Records for processing:
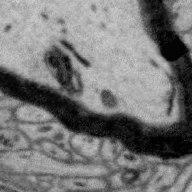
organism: Zebra finch
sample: Brain
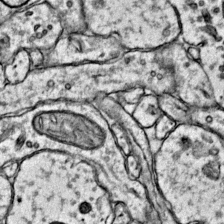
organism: Mouse
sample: Primary visual cortex
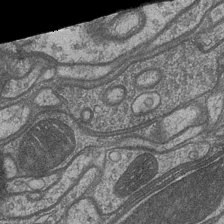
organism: Drosophila
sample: Optic medulla
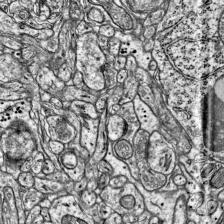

Problem to solve: Leave images out of the retyped records; keep all else exact.

Final answer:
organism: Zebra finch
sample: Brain
organism: Mouse
sample: Primary visual cortex
organism: Drosophila
sample: Optic medulla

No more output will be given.